Question: What are the known/proposed mechanisms that explain how fast eating helps high calorie intake?

Answer: The general idea is that it takes time for satiety cues (a signal from your body to brain to tell that you are full) to stop eating. People can eat fast and eat too much before the cues have time to work. Slowing eating speed gives more time for the cues to work and for people to pay more attention to the cues.

Question: How do you like to describe the bite-rate counter?

Answer: The bite rate counter is a wristwatch like small device that can be worn on the wrist of the hand use to eat. It automatically counts bites.

Question: How does the bite rate monitoring by the bite-rate counter help to reduce calorie intake?

Answer: It cues people in a way that gives faster feedback than the body’s own satiety cues. In other words, it will tell how fast you eat. Therefore, you can adjust yourself to eat slowly during the meal. One of the other interesting advantages of the bite-rate counter is that it can be programmed in a variety of different ways according to the needs of the user. Therefore, the bite counter can have pre-set limits that show a person when to stop.

Question: Can the bite counter be used easily and how practical it is?
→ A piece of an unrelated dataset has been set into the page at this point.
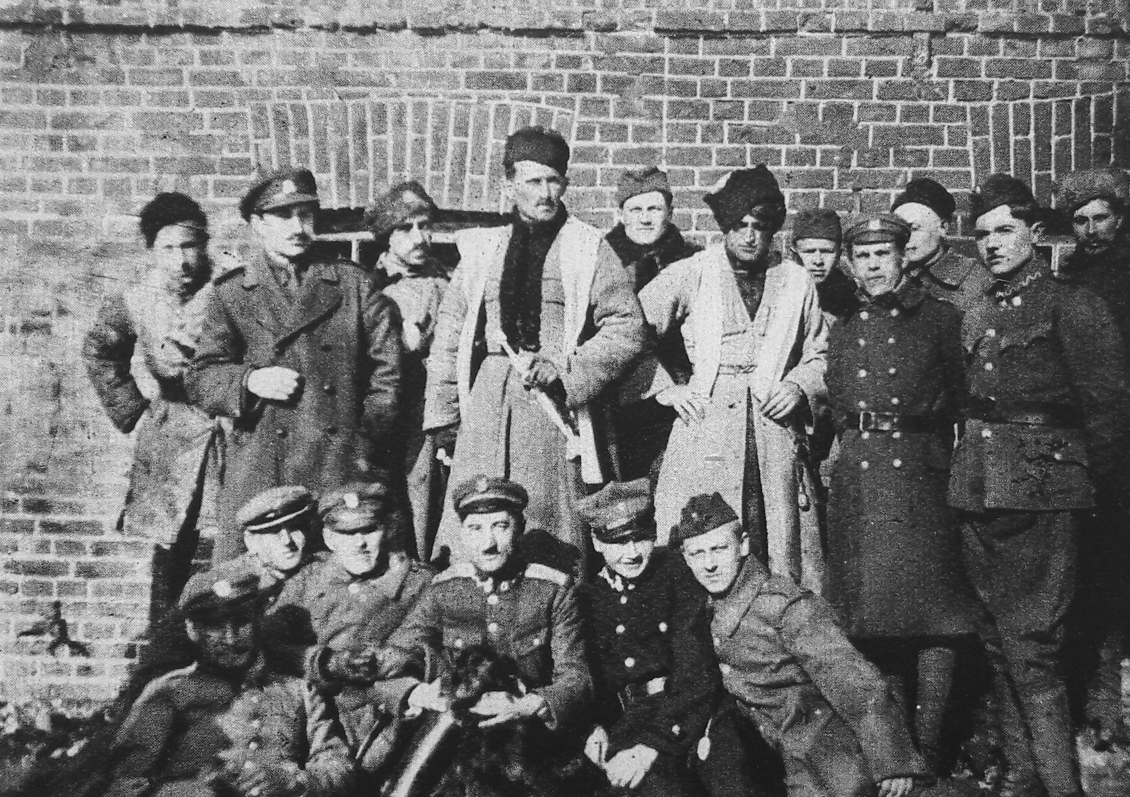 Генерал Булак-Булахович с подчиненными после переправы через Двину.

Answer: Yes, it is worn like a watch and can be used in real-time. Data stored on the device can be downloaded to a computer if desired. In addition, the settings on the device can be customized using computer software.

Question: Your study shows that only the big meal eaters can benefit by this intervention. How do you like to describe the fact that calorie intake was not reduced in those who ate less than 400kcal in your study?
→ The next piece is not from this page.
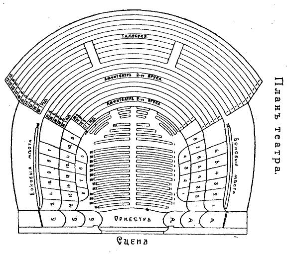 Сцена нового городского театра в Екатеринбурге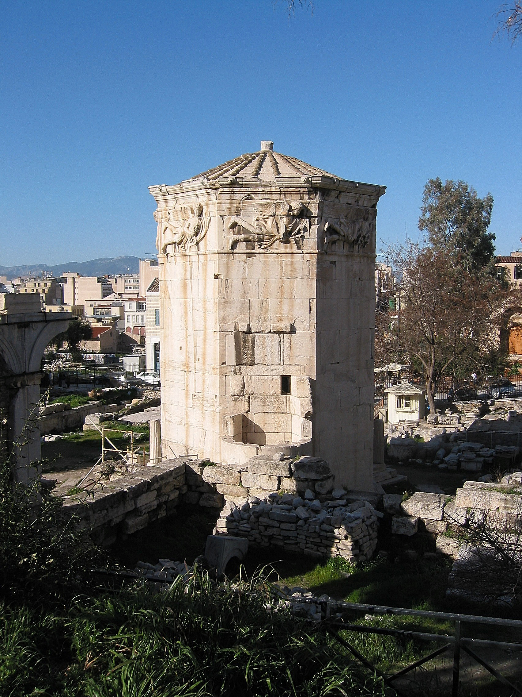 Athènes : Tour des vents. Photo prise le 29/02/2004 par Harrieta171

Answer: Yes, it seems that slowing bite-rate with the bite-rate counter may be most effective for individuals who consume larger amounts of food but not individuals who eat small meals. This is called a ceiling effect. When the baseline is high, it is easier to make it go down than up. The opposite is a floor effect. When the baseline is low, it is easier to make it go up than down.

Question: How do you describe the psychological effect of bite counter?
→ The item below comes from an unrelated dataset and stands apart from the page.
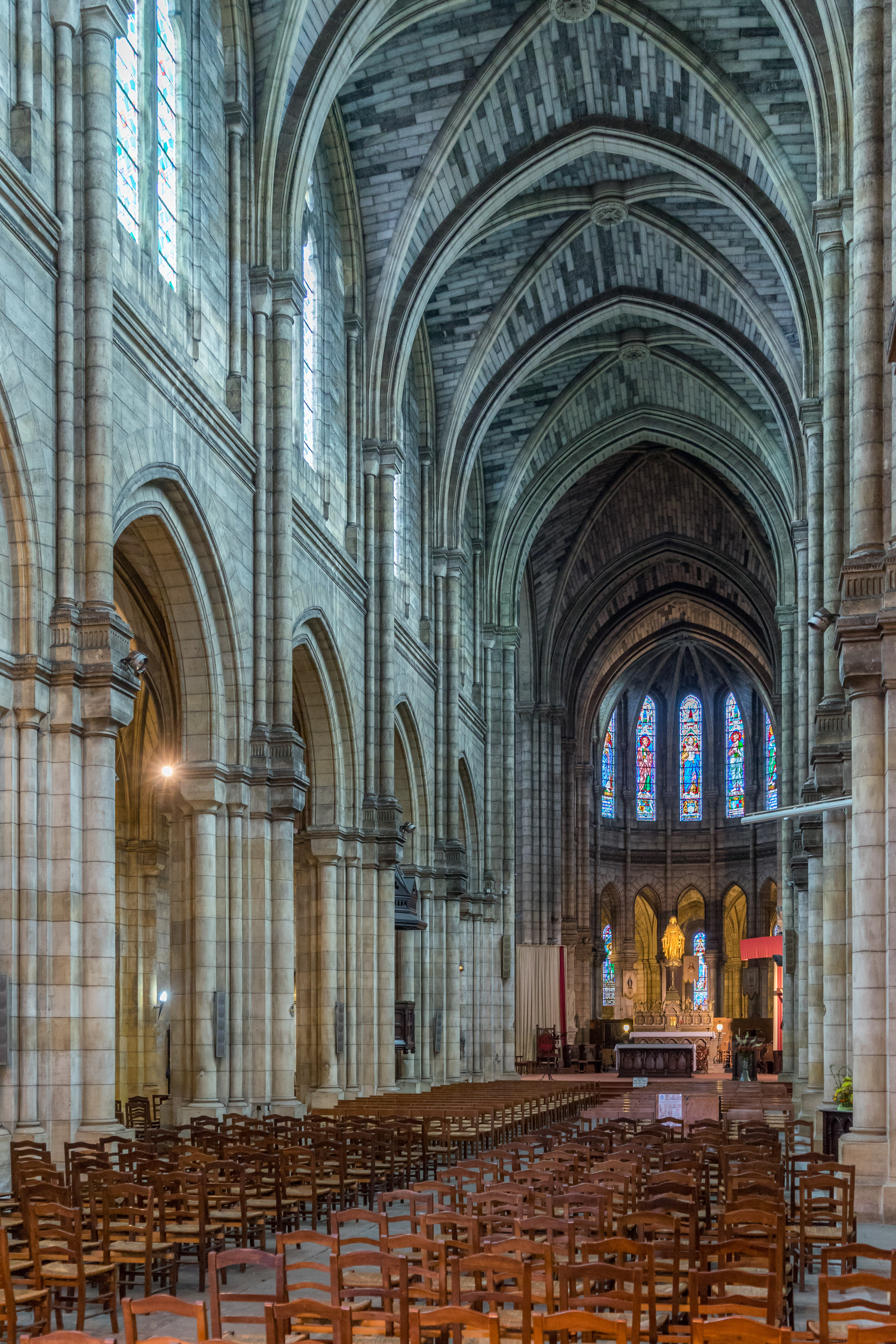 Bergerac - Notre-Dame - Nef

Answer: In one sense you can think of it as a biofeedback device. In another sense, you can think of it as a non-judgmental reminder.

This news release was based on the original scientific article published by Dr. Muth in Journal of the American Dietetic Association. Additional general background information was acquired from PubMed and NIH sources.

Original work; Scisco et al., Slowing bite-rate reduces energy intake: an application of the bite counter device. J Am Diet Assoc. 2011 Aug ;111(8):1231-5.

Dr. Eric R. Muth Ph.D., is a Professor and Director of Human Factors Institute, Department of Psychology, Clemson University. Dr. Muth has specific expertise in measuring human physiology in free living humans. His current work focuses on tracking intake behavior using simple, wearable devices.

Adam Hoover and Dr. Muth, are partners in a company, “Bite Technologies,” that markets and sells a bite-counter device. Clemson University has filed a US patent for intellectual property known as “The Weight Watch”, serial no. 61/144,203 having a filing date of January 13, 2009. Bite Technologies has licensed the method from Clemson University and has been funded by South Carolina Launch, a state organization that incubates startup companies associated with university intellectual property. Bite Technologies manufactures self-contained, portable versions of the Bite Counter.

Dr. Muth would like to acknowledge his main collaborator and business partner, Dr. Adam Hoover, Associate Professor of Electrical and Computer Engineering. Jenna Scisco, a PhD candidate in his lab, was the lead investigator on the slow eating paper. Yujie Dong, a PhD candidate in Dr. Hoover’s lab also collaborated on the project.

Specific funding for the paper: Jenna Scisco was funded on a National Defense Science and Engineering Graduate(NDSEG) fellowship through the Air Force Office of Scientific Research. Funding for experiment materials was provided by a Creative Inquiry grant from Clemson University.